The present invention has been made in view of the above circumstances, and an object thereof is to provide a variable speed water supply apparatus that includes a plurality of motor pumps that are driven at a variable speed and that can perform a stable additional operation with little pressure fluctuation. And
In addition, the present invention determines whether the capacity of the pump being operated is insufficient even when the flow detection means such as the flow switch does not operate normally or when the flow switch is not provided. It aims at providing the variable speed water supply apparatus which can be performed.

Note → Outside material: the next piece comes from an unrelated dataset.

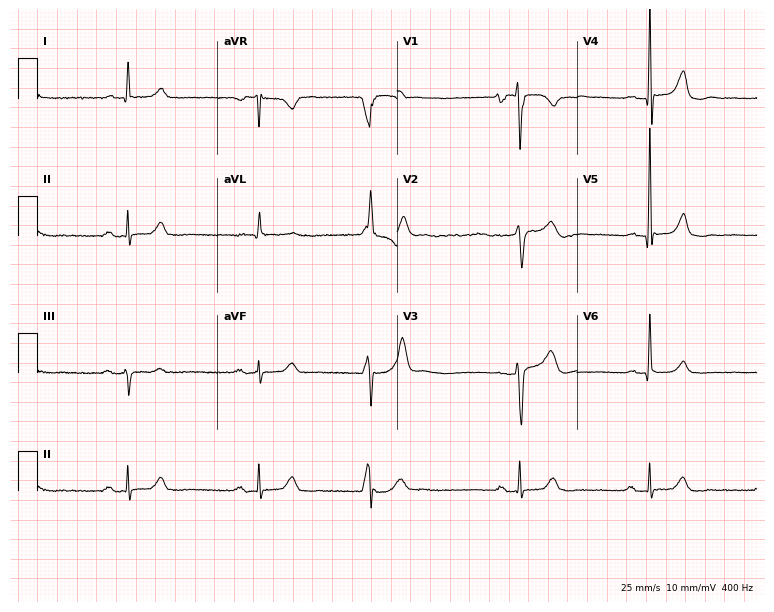
Standard 12-lead ECG recorded from an 81-year-old male (7.3-second recording at 400 Hz). The tracing shows first-degree AV block, sinus bradycardia (a sinus rate of 50 beats per minute or less).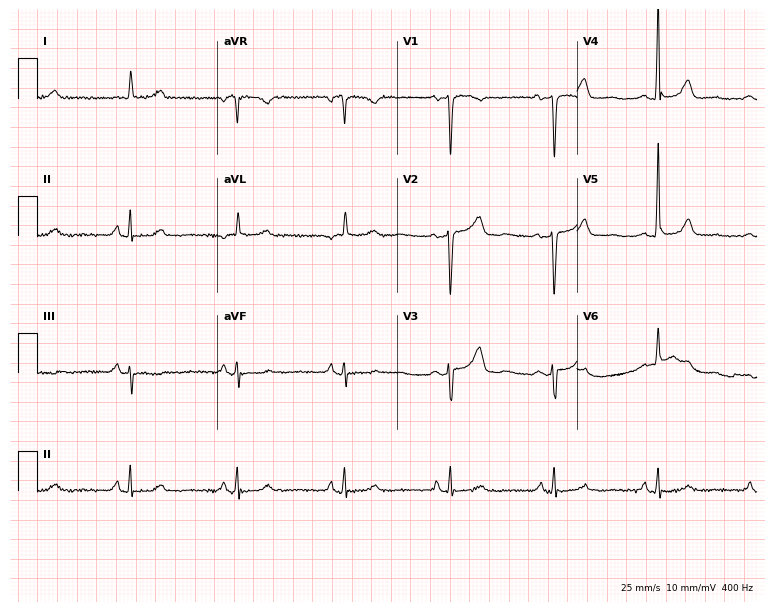
Resting 12-lead electrocardiogram (7.3-second recording at 400 Hz). Patient: a 79-year-old woman. Read as a normal ECG.

In order to achieve the above-described object, one aspect of the present invention includes a plurality of pumps, a plurality of frequency converters each having a current limiting function for shifting the pumps, a discharge-side pressure sensor, and these devices. A variable speed water supply apparatus that controls a plurality of pumps in parallel, wherein the control apparatus controls the variable speed pump so that the pressure detected by the discharge side pressure sensor matches a target pressure. while operating in a state in which the current limiting function works by the frequency converter for driving the speed pump, and, when the detected pressure of the discharge-side pressure sensor is in the following states target pressure, the frequency for driving the speed pump It is characterized in that it is determined that the output current value of the converter is equal to or higher than a preset limit current value, and the additional pump is started.

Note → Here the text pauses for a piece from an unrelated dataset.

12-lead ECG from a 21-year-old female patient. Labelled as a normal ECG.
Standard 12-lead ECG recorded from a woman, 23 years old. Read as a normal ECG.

  A preferred aspect of the present invention further includes a flow rate detecting means provided for each of a plurality of pumps, wherein the control device has a frequency command value for the speed change pump of the maximum rotation speed, and the flow rate detecting means. The additional pump is also started when a state where the amount of water is not small is detected for a predetermined time.

  In a preferred aspect of the present invention, after the additional pump is started, the control device operates at a variable speed so that the detected pressure of the discharge-side pressure sensor coincides with a target pressure using the additional pump as a speed change pump. The previously operated pump is operated as a fixed speed pump at a speed equal to or lower than the additional operation frequency.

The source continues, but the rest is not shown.